@polbanda: Napady lęku (siedzisz sobie w domu na kanapie, oglądasz jakiś serial w TV i nagle dostajesz #!$%@? takiego jakby Cie ktoś gonił z nożem), uczucie niepokoju, czasem hipochondria
@Vegonator: Ja muszę często dosyć latać, więc to prawie jakbym w domu miała :) Szczerze, to nie umiem sobie z tym sama radzić, biorę leki uspokajające i czekam, aż będę miała czas isć do lekarza o tym pogadać :) W zależności kiedy mi się uda zapisać, to albo październik albo listopad. Tobie też radzę iść do lekarza. Ja próbowałam zbagatelizować ten problem, a teraz bez dobrej tabletki to 2-godzinny lot
@tusiatko: ja byłem u lekarza, łykam leki, już różne kombinacje mi proponowali i mało pomaga. Co śmieszne często mam tak że nie boje się rzeczy przed którymi inni ludzie odczuwają niepokój.
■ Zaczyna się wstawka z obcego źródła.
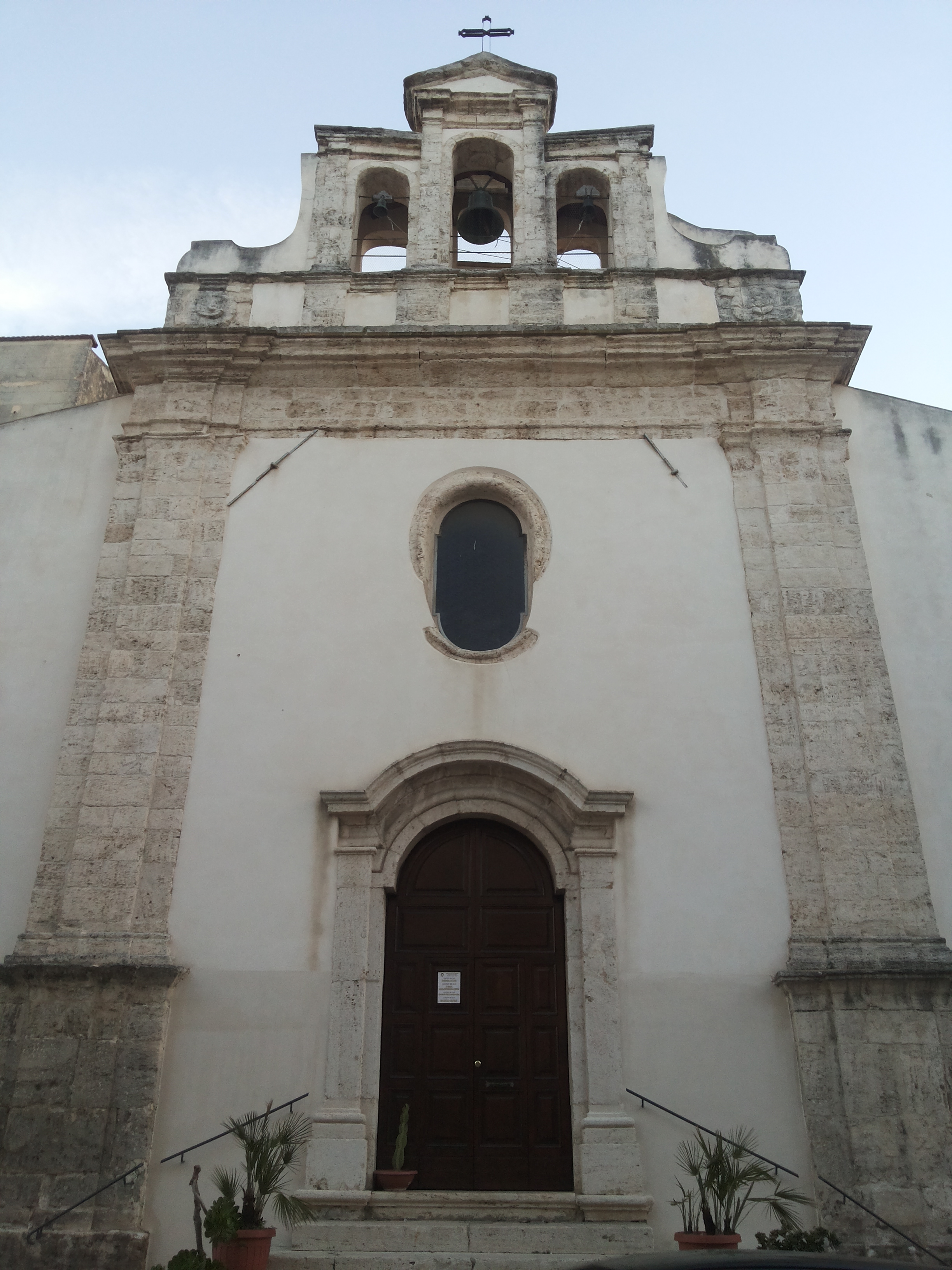 Chiesa della SS Trinità ad Alcamo

Typu jakaś kolejka górska czy inna atrakcja parku rozrywki nie wywołuje u mnie prawie żadnych emocji
@Vegonator: Nie no na przykład ja też dopiero za trzecim razem dostałam takie leki, które rzeczywiście działają. Ale boerzesz tylko leki, czy stosujesz jeszcze psychoterapię? Może jednak warto? Ja chcę na taką pójść, bo nie widzę siebię na lekaxh do końca życia, tzn nie biorę ich codziennie tylko podczas lotu, ale wolałabym w ogóle nie brać. Także będę szukać innego sposobu. A Tobie lekarz tak tylko leki przepisał i koniec?
1. Ty
@polbanda: Na kacu i dzień po najgorzej, jak jestem nietrzeźwy to jest fajnie i wesoło.